-- Opening Marker --

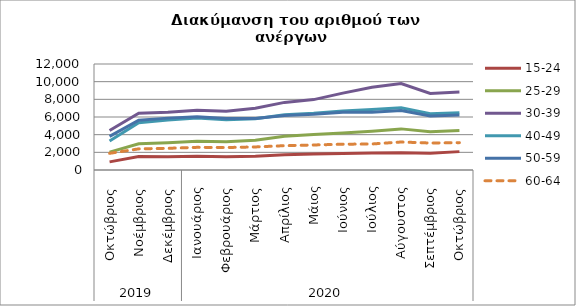
| Category | 15-24 | 25-29 | 30-39 | 40-49 | 50-59 | 60-64 |
|---|---|---|---|---|---|---|
| 0 | 919 | 2022 | 4478 | 3293 | 3811 | 1886 |
| 1 | 1537 | 2970 | 6427 | 5355 | 5640 | 2393 |
| 2 | 1503 | 3082 | 6550 | 5646 | 5873 | 2456 |
| 3 | 1553 | 3257 | 6759 | 5874 | 6042 | 2564 |
| 4 | 1509 | 3191 | 6656 | 5700 | 5841 | 2544 |
| 5 | 1555 | 3375 | 6990 | 5790 | 5839 | 2611 |
| 6 | 1729 | 3820 | 7653 | 6252 | 6167 | 2755 |
| 7 | 1820 | 4016 | 7970 | 6420 | 6304 | 2833 |
| 8 | 1873 | 4195 | 8705 | 6676 | 6525 | 2919 |
| 9 | 1925 | 4395 | 9372 | 6856 | 6551 | 2946 |
| 10 | 1953 | 4655 | 9784 | 7049 | 6737 | 3169 |
| 11 | 1894 | 4340 | 8659 | 6375 | 6113 | 3053 |
| 12 | 2080 | 4458 | 8822 | 6492 | 6235 | 3096 |
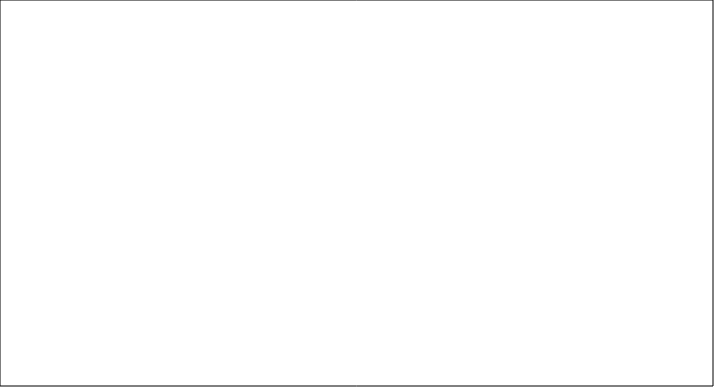
| Category | Number of Children |
|---|---|
| Start Sep 2024 | 0 |
| Start Sep 2023 | 0 |
| Start Sep 2022 | 0 |
| Start Sep 2021 | 0 |
| Start Sep 2020 | 0 |
| Year R | 0 |
| Year 1 | 0 |
| Year 2 | 0 |
| Year 3 | 0 |
| Year 4 | 0 |
| Year 5 | 0 |
| Year 6 | 0 |
| Year 7 | 0 |
| Year 8 | 0 |
| Year 9 | 0 |
| Year 10 | 0 |
| Year 11 | 0 |
| Year 12 | 0 |
| Year 13 | 0 |
| Out of School | 0 |
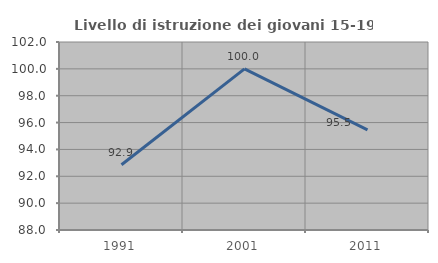
| Category | Livello di istruzione dei giovani 15-19 anni |
|---|---|
| 1991.0 | 92.857 |
| 2001.0 | 100 |
| 2011.0 | 95.455 |
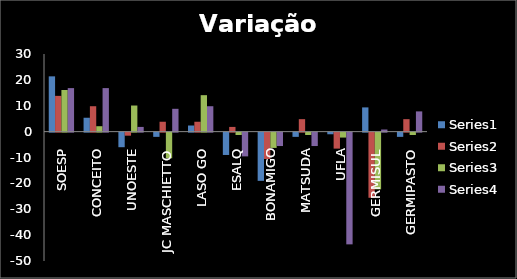
| Category | Series 0 | Series 1 | Series 2 | Series 3 |
|---|---|---|---|---|
| SOESP | 21.364 | 13.818 | 16.091 | 16.818 |
| CONCEITO | 5.364 | 9.818 | 2.091 | 16.818 |
| UNOESTE | -5.636 | -1.182 | 10.091 | 1.818 |
| JC MASCHIETTO | -1.636 | 3.818 | -9.909 | 8.818 |
| LASO GO | 2.364 | 3.818 | 14.091 | 9.818 |
| ESALQ | -8.636 | 1.818 | -0.909 | -9.182 |
| BONAMIGO | -18.636 | -10.182 | -5.909 | -5.182 |
| MATSUDA | -1.636 | 4.818 | -0.909 | -5.182 |
| UFLA | -0.636 | -6.182 | -1.909 | -43.182 |
| GERMISUL | 9.364 | -25.182 | -21.909 | 0.818 |
| GERMIPASTO | -1.636 | 4.818 | -0.909 | 7.818 |

-- Closing Marker --

> What is required: From the first line to the last, output the data exactly, without the pictures.

> Problem solution:
| Category | 15-24 | 25-29 | 30-39 | 40-49 | 50-59 | 60-64 |
|---|---|---|---|---|---|---|
| 0 | 919 | 2022 | 4478 | 3293 | 3811 | 1886 |
| 1 | 1537 | 2970 | 6427 | 5355 | 5640 | 2393 |
| 2 | 1503 | 3082 | 6550 | 5646 | 5873 | 2456 |
| 3 | 1553 | 3257 | 6759 | 5874 | 6042 | 2564 |
| 4 | 1509 | 3191 | 6656 | 5700 | 5841 | 2544 |
| 5 | 1555 | 3375 | 6990 | 5790 | 5839 | 2611 |
| 6 | 1729 | 3820 | 7653 | 6252 | 6167 | 2755 |
| 7 | 1820 | 4016 | 7970 | 6420 | 6304 | 2833 |
| 8 | 1873 | 4195 | 8705 | 6676 | 6525 | 2919 |
| 9 | 1925 | 4395 | 9372 | 6856 | 6551 | 2946 |
| 10 | 1953 | 4655 | 9784 | 7049 | 6737 | 3169 |
| 11 | 1894 | 4340 | 8659 | 6375 | 6113 | 3053 |
| 12 | 2080 | 4458 | 8822 | 6492 | 6235 | 3096 |
| Category | Number of Children |
|---|---|
| Start Sep 2024 | 0 |
| Start Sep 2023 | 0 |
| Start Sep 2022 | 0 |
| Start Sep 2021 | 0 |
| Start Sep 2020 | 0 |
| Year R | 0 |
| Year 1 | 0 |
| Year 2 | 0 |
| Year 3 | 0 |
| Year 4 | 0 |
| Year 5 | 0 |
| Year 6 | 0 |
| Year 7 | 0 |
| Year 8 | 0 |
| Year 9 | 0 |
| Year 10 | 0 |
| Year 11 | 0 |
| Year 12 | 0 |
| Year 13 | 0 |
| Out of School | 0 |
| Category | Livello di istruzione dei giovani 15-19 anni |
|---|---|
| 1991.0 | 92.857 |
| 2001.0 | 100 |
| 2011.0 | 95.455 |
| Category | Series 0 | Series 1 | Series 2 | Series 3 |
|---|---|---|---|---|
| SOESP | 21.364 | 13.818 | 16.091 | 16.818 |
| CONCEITO | 5.364 | 9.818 | 2.091 | 16.818 |
| UNOESTE | -5.636 | -1.182 | 10.091 | 1.818 |
| JC MASCHIETTO | -1.636 | 3.818 | -9.909 | 8.818 |
| LASO GO | 2.364 | 3.818 | 14.091 | 9.818 |
| ESALQ | -8.636 | 1.818 | -0.909 | -9.182 |
| BONAMIGO | -18.636 | -10.182 | -5.909 | -5.182 |
| MATSUDA | -1.636 | 4.818 | -0.909 | -5.182 |
| UFLA | -0.636 | -6.182 | -1.909 | -43.182 |
| GERMISUL | 9.364 | -25.182 | -21.909 | 0.818 |
| GERMIPASTO | -1.636 | 4.818 | -0.909 | 7.818 |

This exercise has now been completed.